Gotham City’s a busy place. Batman has little room in his schedule for stuff like a social life or happiness. Though despite his neverending, soul crushing war on crime, he gets lonely, and not just for the platonic company of flexible teenage boys. But who’s he supposed to date? He would have to constantly lie, cancel dates, and always worry about her safety. Well, what about a woman who can fit perfectly into his night time hobby? A woman who can protect herself?
Catwoman? Why, she’s purr-fect! Yes, I accept PayPal.
We should talk about her for a quick paragraph. Catwoman, real name Selina Kyle, had her origin reshaped by Frank Miller (he wrote Sin City and 300) as a prostitute with a heart of gold. She sees Batman beat up some bad guys and realizes she should learn to fight to protect the other hussies. And it wouldn’t hurt to learn how to crack a safe. Fast forward to today. She’s a master thief, skilled martial artist and has her own assortment of cat gadgets somehow hidden on that skintight costume.
Our adventure takes place in Batman: Hush, written by Jeph Loeb. Catwoman and Batman have been flirting forever, the only thing keeping them apart being Bruce Wayne’s difficult personality and Kyle’s ambiguous moral compass. Not anymore. Has Batman finally punched through the cautious and untrusting walls of his heart?
What melodrama you think! Bruce Wayne’s a player! He’s dated every socialite in Gotham – and before they get blown up or kidnapped! Yeah, Wayne has, but this isn’t Wayne we’re talking about. It’s Batman.
An argument frequently brought up by comic book fans remains which identity is the real one? Does Bruce Wayne hide his identity as Batman or does Batman pretend to be Bruce Wayne? I’m more in the latter camp. He dates models for that fake playboy image, but with Catwoman? He means it. Finally.
While Batman may not be the greatest boyfriend, don’t forget that Catwoman has some emotional hang ups of her own.
Look, Batman’s not a delicate flower or anything, but he did just expose his vulnerability by expressing affection for another human being. And Batman never does that. Though Kyle is a strong, independent woman who’s not going to be bossed around by a man in a giant bat costume. And to be fair, she’s right. Have you detected an upcoming theme?
We skip to Metropolis, where the two have arrived to capture Poison Ivy.
Wouldn’t make a good story without an impossible obstacle for our hero to overcome. C’mon, Poison Ivy has cool plant powers, but how tough can she possibly be? Besides actual proof that Catwoman cares for Batman, what reason would actually make Kyle worry? Nonchalant’s her middle name.

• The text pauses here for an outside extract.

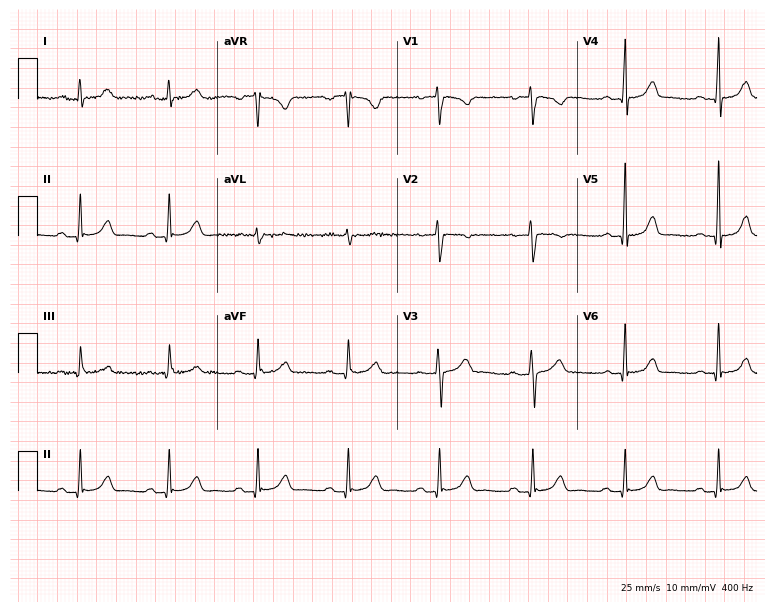
Standard 12-lead ECG recorded from a woman, 35 years old. None of these six findings is recorded: first-degree AV block, right bundle branch block (RBBB), left bundle branch block (LBBB), sinus bradycardia, atrial fibrillation (AF), sinus tachycardia. Only these six findings were labelled.

Oh, that reason. Batman versus the Poison Ivy-possessed Superman is one of the best fights between the two I’ve ever read. You have to read the book to find out though.
If you’ve read a lot of Batman comics, you may know that Catwoman isn’t the only woman capable of fighting alongside Batman. So why her? Why not Zatanna or Talia al Ghul? Because:
When you find that special lady who hates crime as much as you do, hold onto her.
Unfortunately, for as fast and nimble as Kyle is, she didn’t spend a decade traveling around Europe training under the finest martial artists and ninjas in the world. Y’know, like Batman did. Hush is 12 issues long, so I’m skipping a bunch of context and plot, but after Harley Quinn and Joker attack the opera, Catwoman gets injured.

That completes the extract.